# I. Introduction to Python > 18. Modules (Part 1)


**[<< Previous lesson](./17_Buil-in-Functions-Part-2-and-Lambda.ipynb)   |   [Next lesson >>](./19_Modules-Part-2.ipynb)**

<hr>
&nbsp;

<h1>Table of Contents<span class="tocSkip"></span></h1>
<div class="toc"><ul class="toc-item"><li><span><a href="#Introduction" data-toc-modified-id="Introduction-1"><span class="toc-item-num">1&nbsp;&nbsp;</span>Introduction</a></span></li><li><span><a href="#Importing-a-module" data-toc-modified-id="Importing-a-module-2"><span class="toc-item-num">2&nbsp;&nbsp;</span>Importing a module</a></span></li><li><span><a href="#The-collection-module" data-toc-modified-id="The-collection-module-3"><span class="toc-item-num">3&nbsp;&nbsp;</span>The <code>collection</code> module</a></span><ul class="toc-item"><li><span><a href="#Counter" data-toc-modified-id="Counter-3.1"><span class="toc-item-num">3.1&nbsp;&nbsp;</span><code>Counter</code></a></span></li><li><span><a href="#defaultdict" data-toc-modified-id="defaultdict-3.2"><span class="toc-item-num">3.2&nbsp;&nbsp;</span><code>defaultdict</code></a></span></li></ul></li><li><span><a href="#The-timeit-module" data-toc-modified-id="The-timeit-module-4"><span class="toc-item-num">4&nbsp;&nbsp;</span>The <code>timeit</code> module</a></span></li><li><span><a href="#Comparing-map(),-lambda-functions-and-list-comprehension-with-timeit()" data-toc-modified-id="Comparing-map(),-lambda-functions-and-list-comprehension-with-timeit()-5"><span class="toc-item-num">5&nbsp;&nbsp;</span>Comparing <code>map()</code>, <code>lambda</code> functions and list comprehension with <code>timeit()</code></a></span></li><li><span><a href="#Credits" data-toc-modified-id="Credits-6"><span class="toc-item-num">6&nbsp;&nbsp;</span>Credits</a></span></li></ul></div>

<hr>
&nbsp;

## Introduction

Programs would be really hard to understand if everything was in a single file.

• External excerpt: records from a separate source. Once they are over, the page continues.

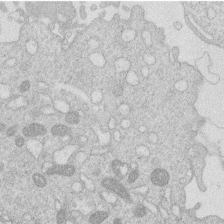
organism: Human
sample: Macrophage cells
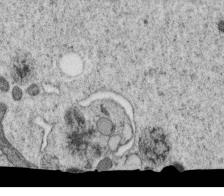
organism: C. elegans
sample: C. elegans oocyte; sperm cells
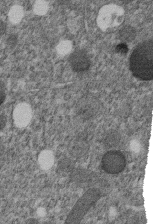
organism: C. elegans
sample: C. elegans embryo early stage
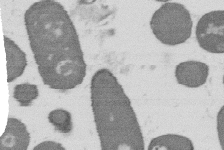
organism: B. subtilis
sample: Bacterial spore
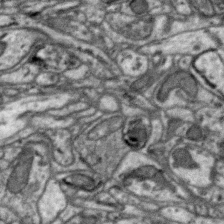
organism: Zebra finch
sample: Brain
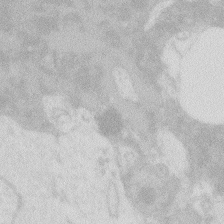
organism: Zebrafish
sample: Macrophage
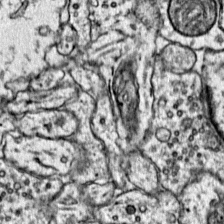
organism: Mouse
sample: Primary visual cortex
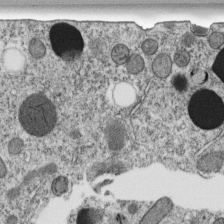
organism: C. elegans
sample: C. elegans embryo early stage
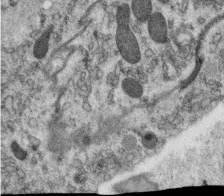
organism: C. elegans
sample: C. elegans oocyte; sperm cells
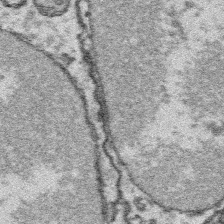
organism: Platynereis dumerilii
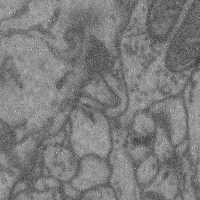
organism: Mouse
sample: Cerebral cortex
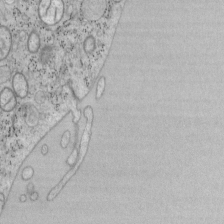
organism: Mouse
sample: OT-I killer T cells with ID8 ovarian cancer cells
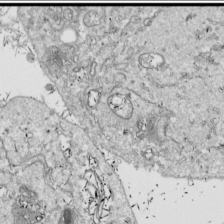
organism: Drosophila
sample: Cell division; meiosis; drosophila spermatocytes
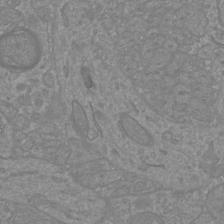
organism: Mouse
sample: Cortical neurons
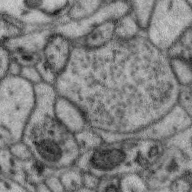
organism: Zebra finch
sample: Brain
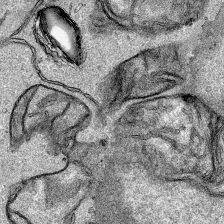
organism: Human
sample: Mitochondria in HCT116 cells
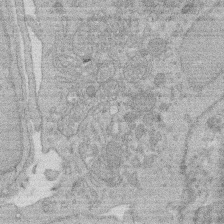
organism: Rat
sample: Salivary granule
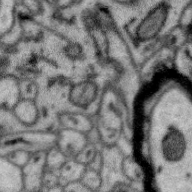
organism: Zebra finch
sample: Brain
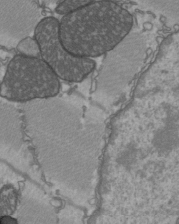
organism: C57BL Mouse
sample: Heart
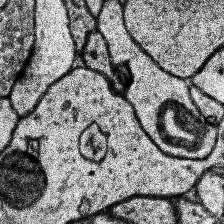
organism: Human
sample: Temporal Lobe
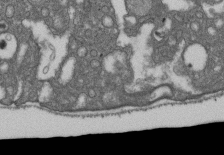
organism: Drosophila
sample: Nephrocyte
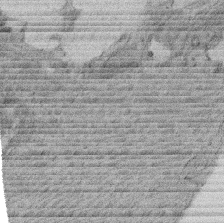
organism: Rat
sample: Salivary granule
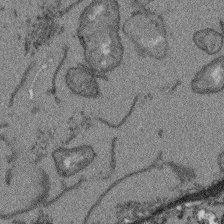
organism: Arabidopsis thaliana
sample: Root tip
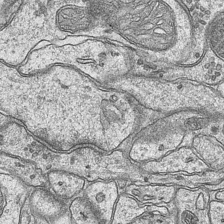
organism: Mouse
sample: CA1 Hippocampus
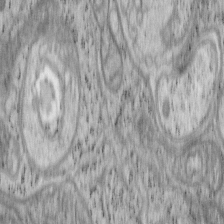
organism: Human
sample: HeLa cells
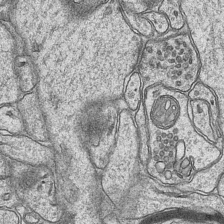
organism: Mouse
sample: CA1 Hippocampus
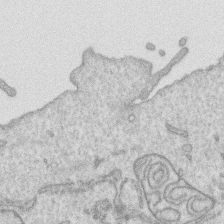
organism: Human
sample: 1205lu cells
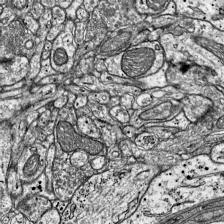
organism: Mouse
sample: Visual Cortex
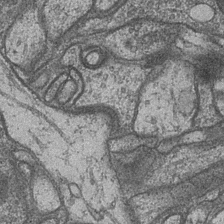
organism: Drosophila
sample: Optic medulla
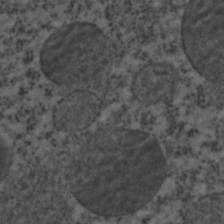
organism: C. elegans
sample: C. elegans embryo
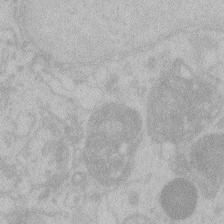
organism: Zebrafish
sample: Macrophage infected with Toxoplasma gondii
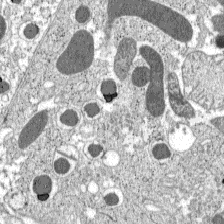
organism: C57BL Mouse
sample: Pancreatic islet
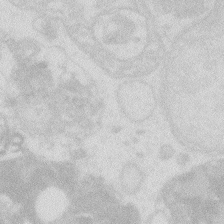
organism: Zebrafish
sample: Macrophage

This is why we use **modules**. Modular programming refers to the process of breaking a large programming task into separate, smaller, more manageable subtasks or modules.

This process makes the code:
- simpler since the focus in on a small portion of the problem
- easier to maintain
- reusable
- avoid name collisions (see [Scope](./13_Global-Local-and-Nonlocal.ipynb#4))

Technically, a module is a file that contains a collections of **functions** and **global variables**. We organise the modules into **package** (a directory). And we regroup related modules and package into a **library**.

![Module](./attachments/module.png)

<hr>
&nbsp;

## Importing a module

In [1]:
# we use the keyword import to import a module
import random

In [2]:
# now we can call the functions randint() from random
# randint() returns a random integer in [a, b] (both included)
random.randint(0, 100)

64

You can rerun the cell, and you will get a different number each time.

In [3]:
# you need to specify where the function comes from when using it
randint(0, 100)

NameError: name 'randint' is not defined

In [4]:
# Unless you import the function only
from random import randint

In [5]:
# in this case, we write the function without the name of the module
randint(0, 100)

32

In [6]:
# we can also import the function under a different name
from random import randint as pick_random

In [7]:
pick_random(0, 10)

6

&nbsp;

**NOTE:** You might see the use of **`*`** like this:

    from module import *
    
**DON'T do it**. It imports everything from the module, but this is a bad practice. You might have name collisions and conflicts. Instead, be as specific as possible.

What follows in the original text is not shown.